Prehabilitation encompasses physical, nutritional, and psychological interventions delivered between cancer diagnosis and the start of acute treatment. It can reduce complications, improve functional recovery, and enhance emotional stability, yet adherence remains suboptimal.

Objective

This study aimed to identify psychological and structural determinants of adherence and discuss how psycho-oncological, integrative, and digital approaches can increase the effectiveness of oncological prehabilitation.

Materials and methods

A narrative review of current evidence on resilience, the COM‑B model (capability, opportunity, motivation, behavior), the transtheoretical model (TTM), health literacy, integrative oncology, and systematic reviews addressing adherence and barriers in prehabilitation was performed.

Results

Resilience, self-efficacy, motivation, and health literacy are key psychological resources underlying behavioral change. Both COM‑B and TTM help to analyze determinants and tailor interventions to individual readiness. Studies show that social support, personalized programs, and clear communication significantly enhance adherence.
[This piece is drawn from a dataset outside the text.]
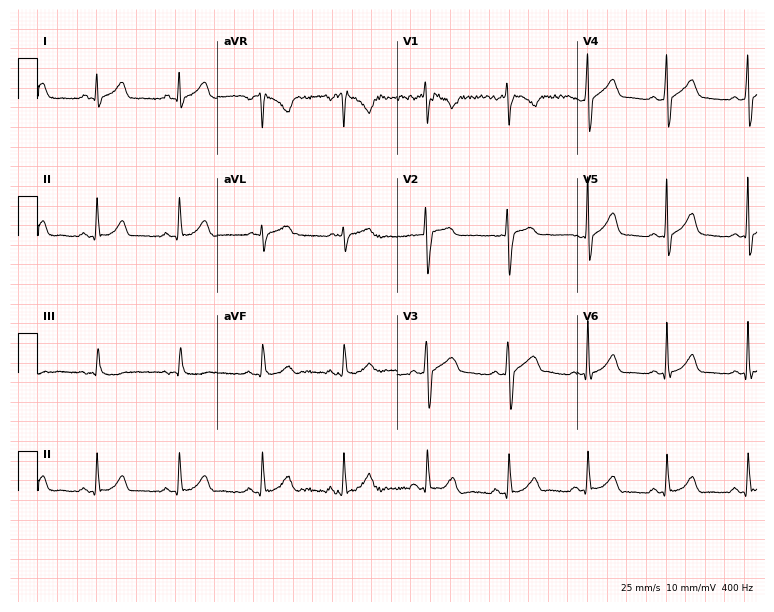
ECG — a male, 30 years old. Labelled as a normal ECG.

Integrative oncology provides a coherent framework integrating somatic, psychological, and lifestyle-based interventions. Digital tools can support education, monitoring, and engagement but do not replace personal interaction.

Conclusion

Effective prehabilitation requires patient-centered education, interdisciplinary coordination, and psychosocial support. Future programs should include standardized educational modules, digital complements, and adaptive multiprofessional concepts that can be individually tailored and incorporated into clinical guidelines.